### Your goal
The result should be the lines from the one holding "sample: Temporal Lobe" to the end of the records below, repeated exactly. No pictures.

Stored items:
┌────────

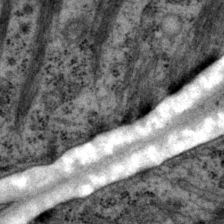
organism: P. pacificus
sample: Pharynx
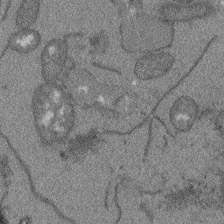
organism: Arabidopsis thaliana
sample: Root tip
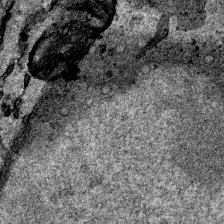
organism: Human
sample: Mitochondria in HCT116 cells
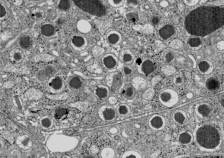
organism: C57BL Mouse
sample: Pancreatic islet
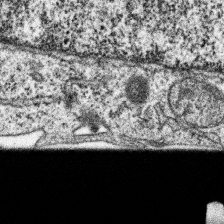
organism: Human
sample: HeLa cells
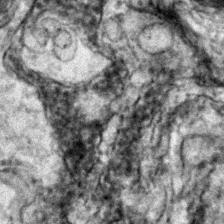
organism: Zebrafish
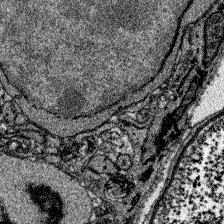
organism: Zebrafish
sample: Larval olfactory bulb
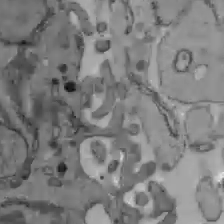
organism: C57BL Mouse
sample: Liver
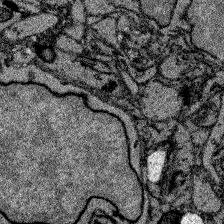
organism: Zebrafish
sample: Larval olfactory bulb
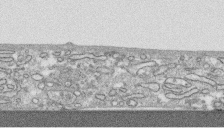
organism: Human
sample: CRL-1474
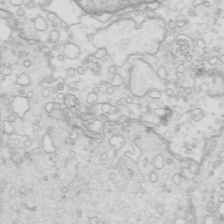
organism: Mouse
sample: Multiciliated cells
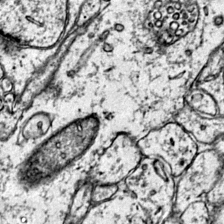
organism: Mouse
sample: Primary visual cortex
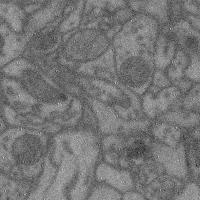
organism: Mouse
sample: Cerebral cortex
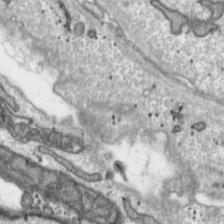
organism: Toxoplasma gondii
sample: Parasites in a vacuole inside a host cell
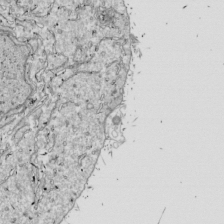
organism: Drosophila
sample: Cell division; meiosis; drosophila spermatocytes
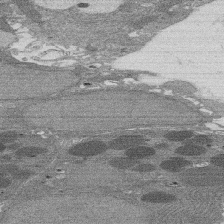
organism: Rat
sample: Salivary granule
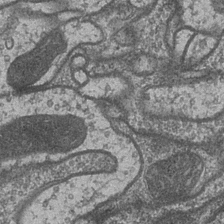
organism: Drosophila
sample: Optic medulla
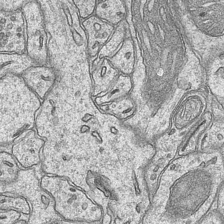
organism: Mouse
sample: CA1 Hippocampus
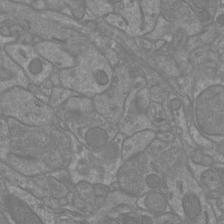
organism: Mouse
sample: Cortical neurons
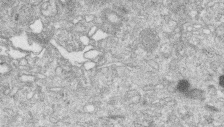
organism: Human
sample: HeLa cell HIV synapse
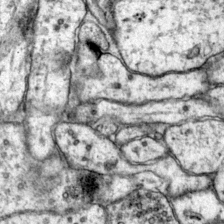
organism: Mouse
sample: Primary visual cortex
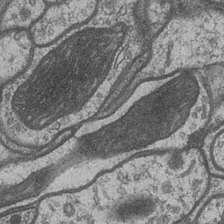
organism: Drosophila
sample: Optic medulla
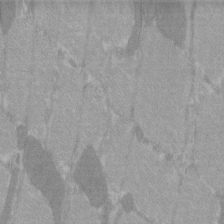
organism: C57BL Mouse
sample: Tibialis anterior muscle cell
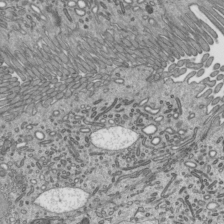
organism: Mouse
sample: Mouse epididymis efferent ductule cilia
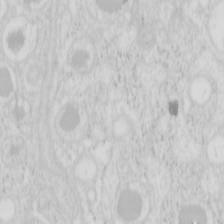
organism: Mouse
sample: Pancreas
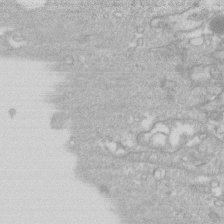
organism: Human
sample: Fibroblast cells
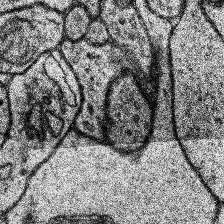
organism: Human
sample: Temporal Lobe
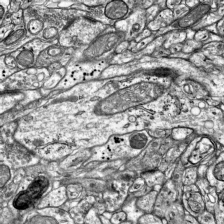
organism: Mouse
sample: Visual Cortex
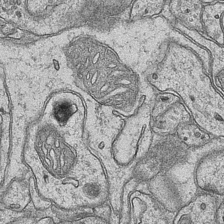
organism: Mouse
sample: CA1 Hippocampus
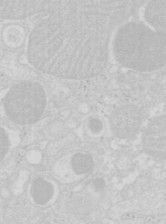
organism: Mouse
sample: Pancreas
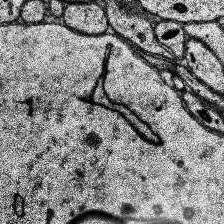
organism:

└────────

### Output for this task
sample: Temporal Lobe
organism: Mouse
sample: Visual Cortex
organism: Mouse
sample: CA1 Hippocampus
organism: Mouse
sample: Pancreas
organism:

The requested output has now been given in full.